Life’s an ocean with too much commotion

CDP tool

by koenvereeken on Jan.12, 2007, under Tech

Today I’ve played a bit with the Cisco Discovery Protocol.
This protocol is primarily used to obtain information about neighbouring devices:

  • IP addresses
  • Hostnames
  • IOS versions
  • Type cisco devices
  • on which interface they are connected

This means that you can test your network’s connectivity on layer 2 level.

The beauty is that this information is accessible through SNMP, in two different tables:

  • cdpInterface
  • cdpCache

I am mostly interested in the cdpCache table (which contains all the data as specified above), the cdpInterface is primarily used to configure CDP on the corresponding Cisco device.
The complete OID list is available on google.
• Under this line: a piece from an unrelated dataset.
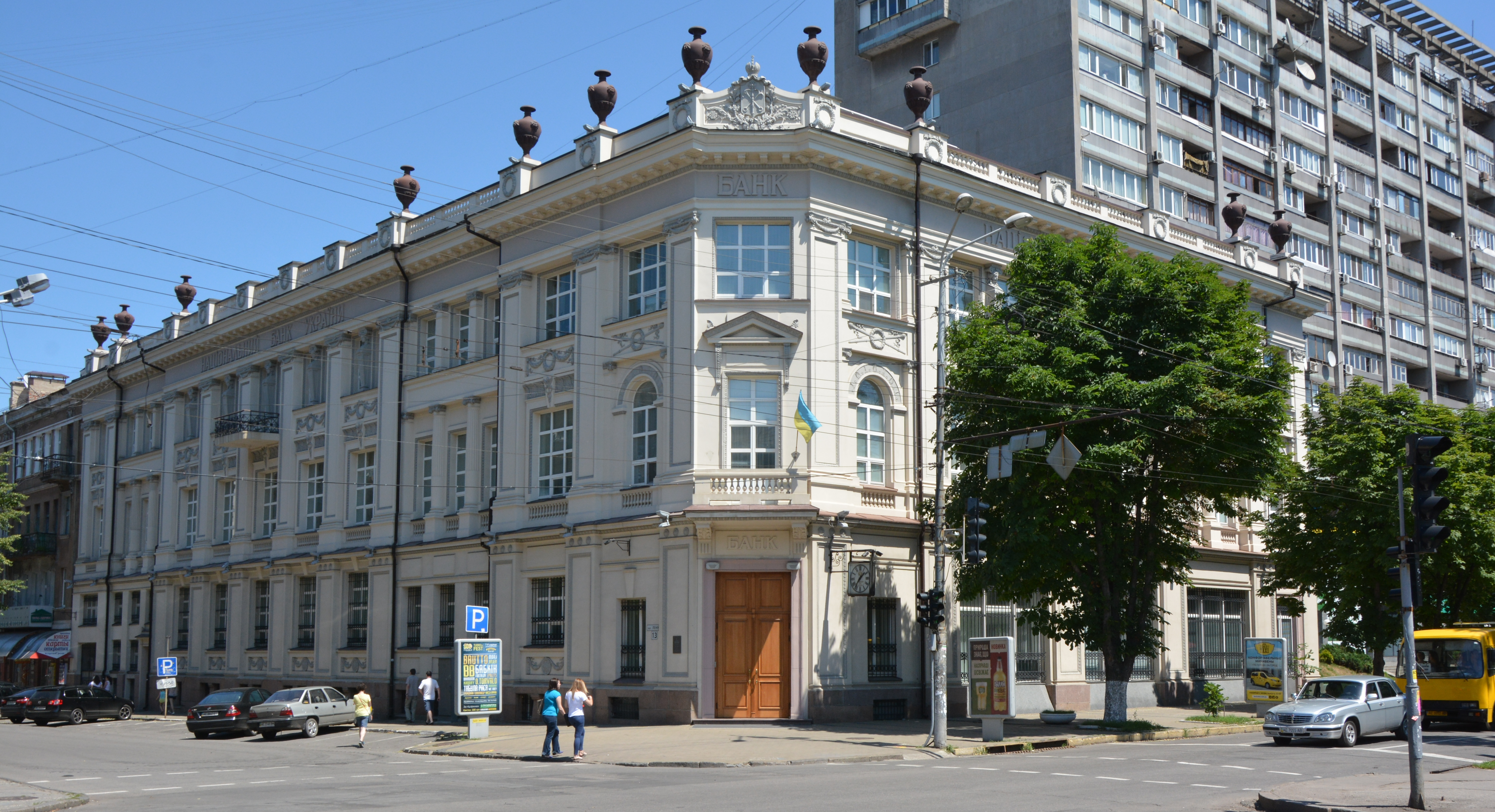 Будинок адміністративний Управління Національного банку України в Дніпропетровській області (Будинок Катеринославського відділення Санкт-Петербурзького комерційного банку), Дніпро, вул. Воскресенська, 13

I’ve made a perl wrapper script that recursively search for new devices.
This is how it works:

First you need a seed. In a network where everything’s connected to eachother (that means every Cisco device has at least one neighbour) you must have a starting point.
Choosing this seed is very important, because it will produce a network topology from the seed’s perspective. This seed can be specified as a hostname or IP address.
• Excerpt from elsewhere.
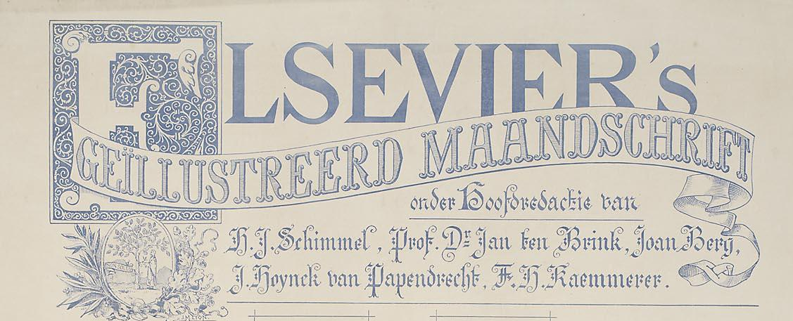 Deel van een affiche: Elsevier's Geïllustreerd Maandschrift. Tekst: Elsevier's Geïllustreerd Maandschrift onder Hoofdredactie van H.J. Schimmel Prof. Dr. Jan ten Brink, Joan Berg, J. Hoynck van Papendrecht, F.H. Kaemmerer.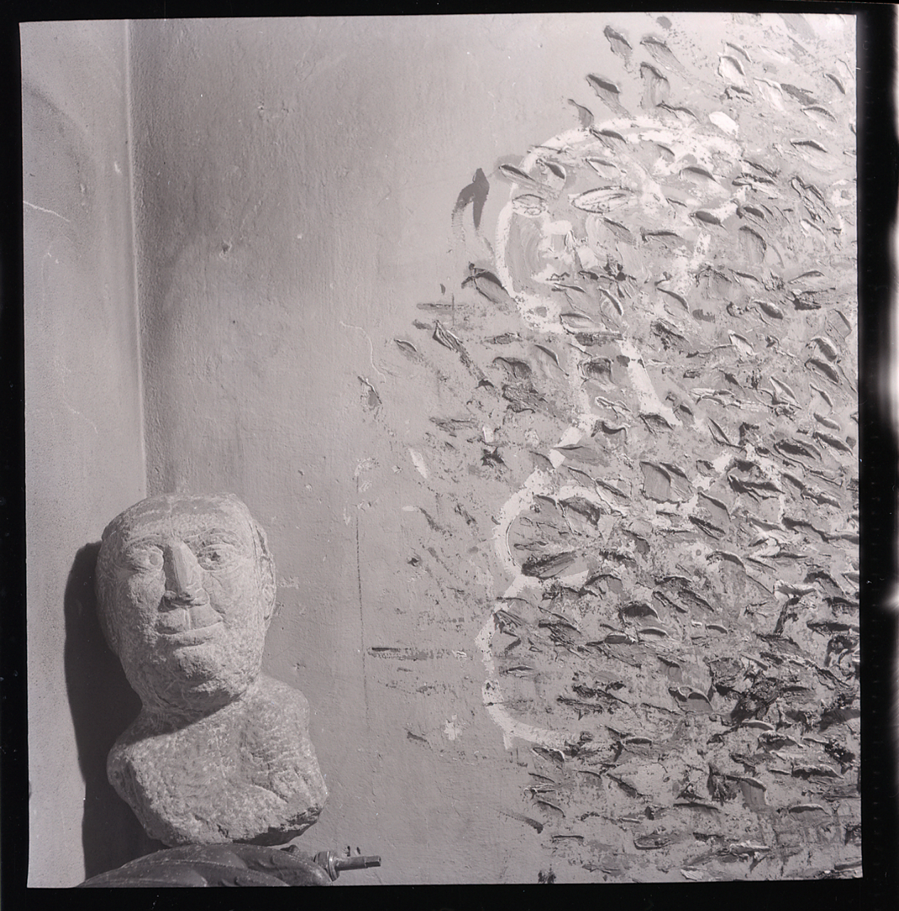 Servizio fotografico : Milano, 1958 / Paolo Monti. - Buste: 1, Fototipi: 1 : Negativo b/n, gelatina bromuro d'argento/ pellicola ; 6x6. - ((Serie costituita da 1 busta di negativo identificato con il n.: 14544. - Sulla busta iscrizione didascalica manoscritta a pennarello: "Studio/ Cassinari".

I use the perl library SNMP::Info(::CDP) for querying this information.
It will recursively search for the neighbours of the neighbours of the neighbours.. until every neighbour has been detected.
All discovered neighbours can be put into a queue. All discovered neighbours that have been queried for neighbours are pushed in an array so that they can be skipped if they are put in the queue again, eg. when there’s a loop in your network.
Yes this sounds extremely like a graphing algorithm ;)
This could all be stored into hash tables or some other data storage type.
I’ve simply printed out a cisco device and it’s neighbours when all neighbours of that cisco device have been detected and put into the queue.